Go through the material and return every line that contains the string "cells".

[RECORD EXCERPTS]
---*---
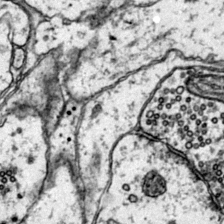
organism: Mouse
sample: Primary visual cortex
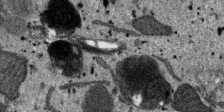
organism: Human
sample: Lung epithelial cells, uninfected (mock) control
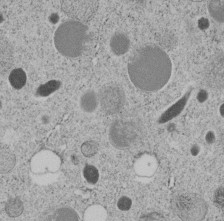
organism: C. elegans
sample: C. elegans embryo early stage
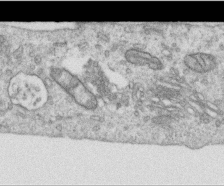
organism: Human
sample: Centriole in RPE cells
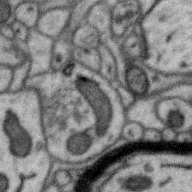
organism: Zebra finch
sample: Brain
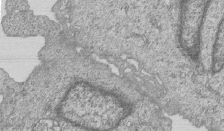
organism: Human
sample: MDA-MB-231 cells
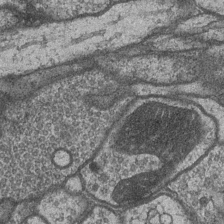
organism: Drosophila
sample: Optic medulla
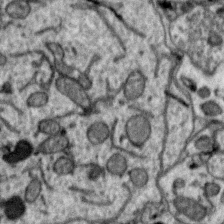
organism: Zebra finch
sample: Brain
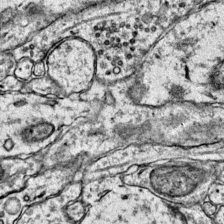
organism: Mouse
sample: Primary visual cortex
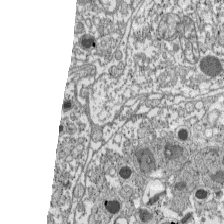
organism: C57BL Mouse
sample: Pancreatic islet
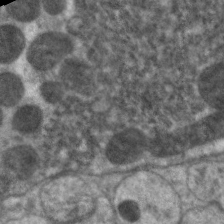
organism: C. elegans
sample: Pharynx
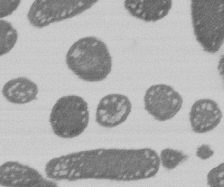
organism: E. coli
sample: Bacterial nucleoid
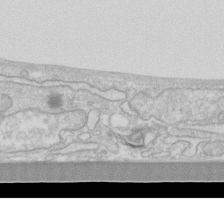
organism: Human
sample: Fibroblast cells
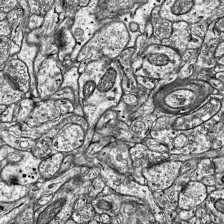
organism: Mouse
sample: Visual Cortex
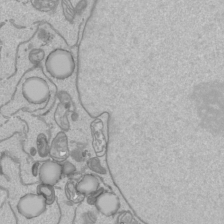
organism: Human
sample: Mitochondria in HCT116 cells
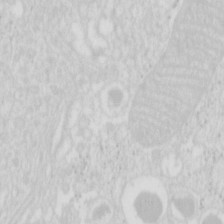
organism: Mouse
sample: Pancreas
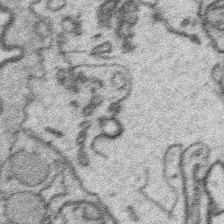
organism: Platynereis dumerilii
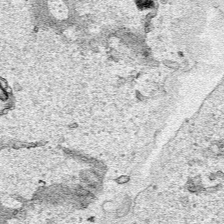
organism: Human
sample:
---*---
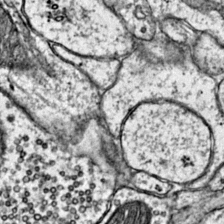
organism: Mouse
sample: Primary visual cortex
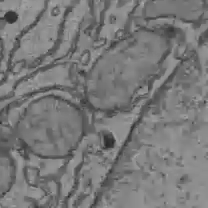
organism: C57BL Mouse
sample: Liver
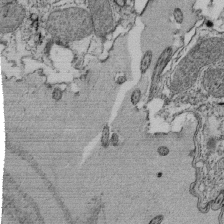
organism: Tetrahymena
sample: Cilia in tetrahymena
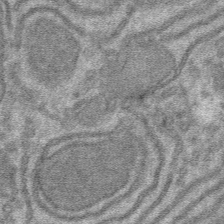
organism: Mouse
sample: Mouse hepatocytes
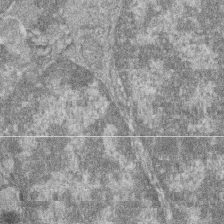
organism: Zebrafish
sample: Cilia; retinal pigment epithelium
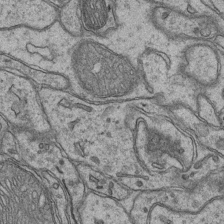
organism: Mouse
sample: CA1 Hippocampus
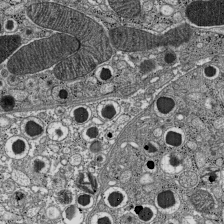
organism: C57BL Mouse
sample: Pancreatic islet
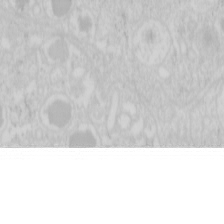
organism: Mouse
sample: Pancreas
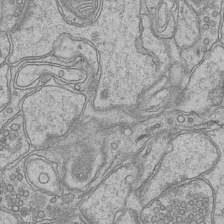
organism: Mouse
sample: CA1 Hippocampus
---*---
[EXERCISE ANSWER]
sample: Lung epithelial cells, uninfected (mock) control
sample: Centriole in RPE cells
sample: MDA-MB-231 cells
sample: Fibroblast cells
sample: Mitochondria in HCT116 cells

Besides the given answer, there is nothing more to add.